> [TASK INSTRUCTIONS]:
Transcribe exactly the lines from the one containing "sample: Multiciliated cells" through the end of the data, both included. Leave out pictures.

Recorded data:
# # #

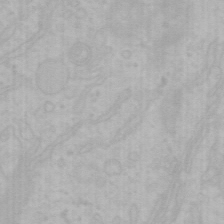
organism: Mouse
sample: Choroid plexus
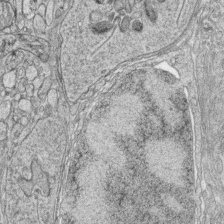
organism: Zebrafish
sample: synaptic ribbons in rod cells and cone cells
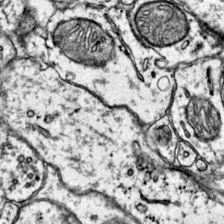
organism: Mouse
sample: Primary visual cortex
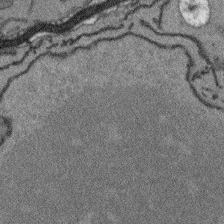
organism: Arabidopsis thaliana
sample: Root tip
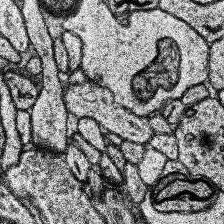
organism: Human
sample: Temporal Lobe
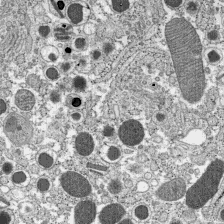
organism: C57BL Mouse
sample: Pancreatic islet
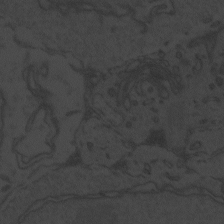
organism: Zebrafish
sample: Macrophage infected with Toxoplasma gondii
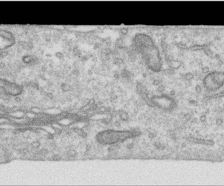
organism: Human
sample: Centriole in RPE cells
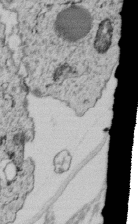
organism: C. elegans
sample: C. elegans embryo early stage
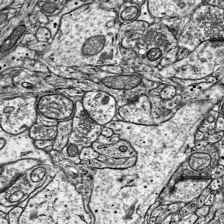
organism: Mouse
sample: Visual Cortex
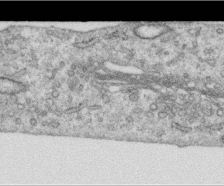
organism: Human
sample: Centriole in RPE cells
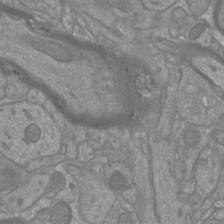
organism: Mouse
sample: Cortical neurons
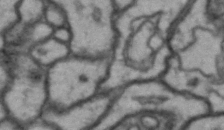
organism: Drosophila
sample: Brain
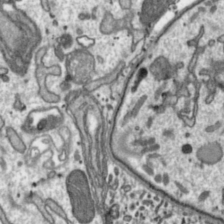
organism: Toxoplasma gondii
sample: Parasites in a vacuole inside a host cell
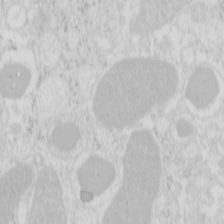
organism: Mouse
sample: Pancreas
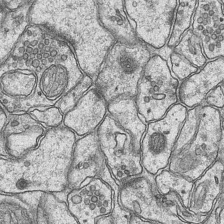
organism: Mouse
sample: CA1 Hippocampus
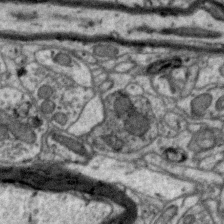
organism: Zebra finch
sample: Brain
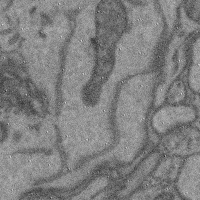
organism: Mouse
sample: Cerebral cortex
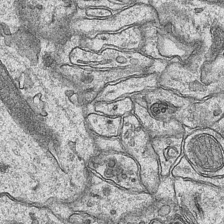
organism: Mouse
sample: CA1 Hippocampus
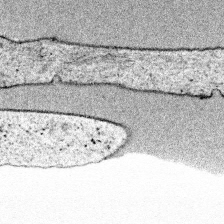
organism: Human
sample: HeLa cells
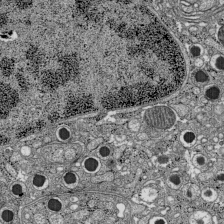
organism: C57BL Mouse
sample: Pancreatic islet
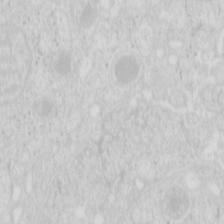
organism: Mouse
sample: Pancreas
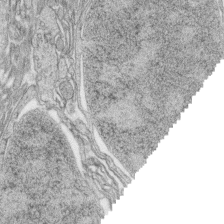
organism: Zebrafish
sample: synaptic ribbons in rod cells and cone cells
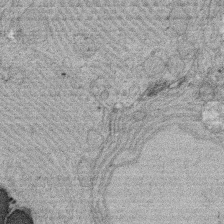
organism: Rat
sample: Salivary granule
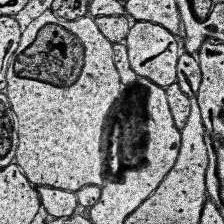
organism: Human
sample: Temporal Lobe
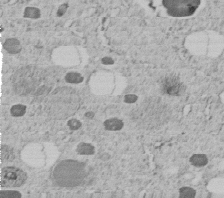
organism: C. elegans
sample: C. elegans embryo early stage
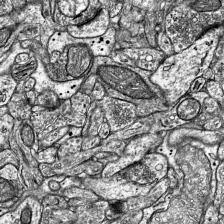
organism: Mouse
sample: Visual Cortex
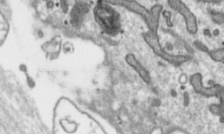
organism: Toxoplasma gondii
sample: Parasites in a vacuole inside a host cell
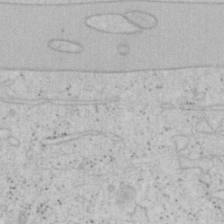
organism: Human
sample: HeLa cells
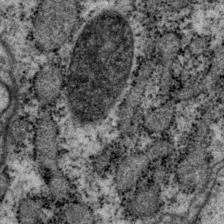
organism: P. pacificus
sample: Pharynx
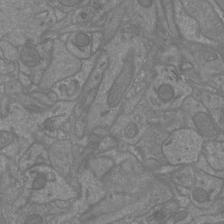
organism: Mouse
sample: Cortical neurons
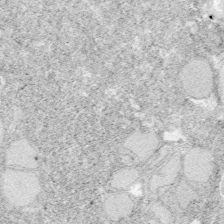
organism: Zebrafish
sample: Whole-Brain
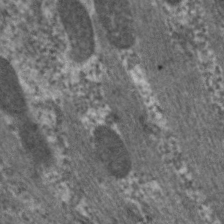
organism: C. elegans
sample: Pharynx
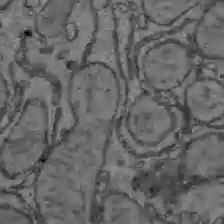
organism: C57BL Mouse
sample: Liver
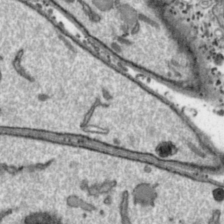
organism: Toxoplasma gondii
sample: Parasites in a vacuole inside a host cell
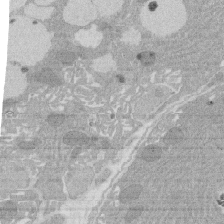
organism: Rat
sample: Salivary granule
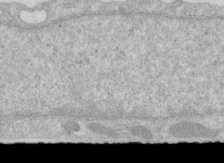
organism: Human
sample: Centriole in RPE cells
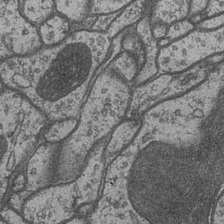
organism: Drosophila
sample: Optic medulla
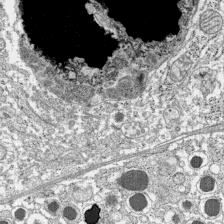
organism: C57BL Mouse
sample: Pancreatic islet
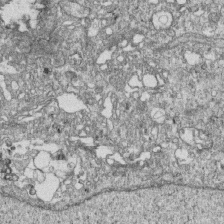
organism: Human
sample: HeLa cell HIV synapse
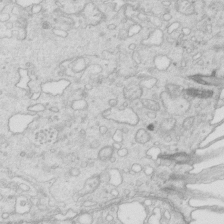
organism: Mouse
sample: Multiciliated cells
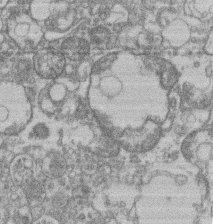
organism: Mouse
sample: T cell stromal cell synapse
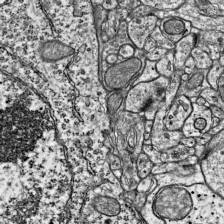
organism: Mouse
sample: Visual Cortex
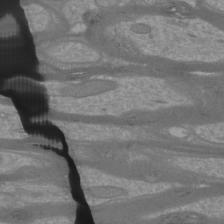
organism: Mouse
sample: Cortical neurons
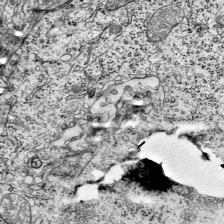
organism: Mouse
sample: Visual Cortex

# # #

> [FINISHED EXERCISE]:
sample: Multiciliated cells
organism: Mouse
sample: T cell stromal cell synapse
organism: Mouse
sample: Visual Cortex
organism: Mouse
sample: Cortical neurons
organism: Mouse
sample: Visual Cortex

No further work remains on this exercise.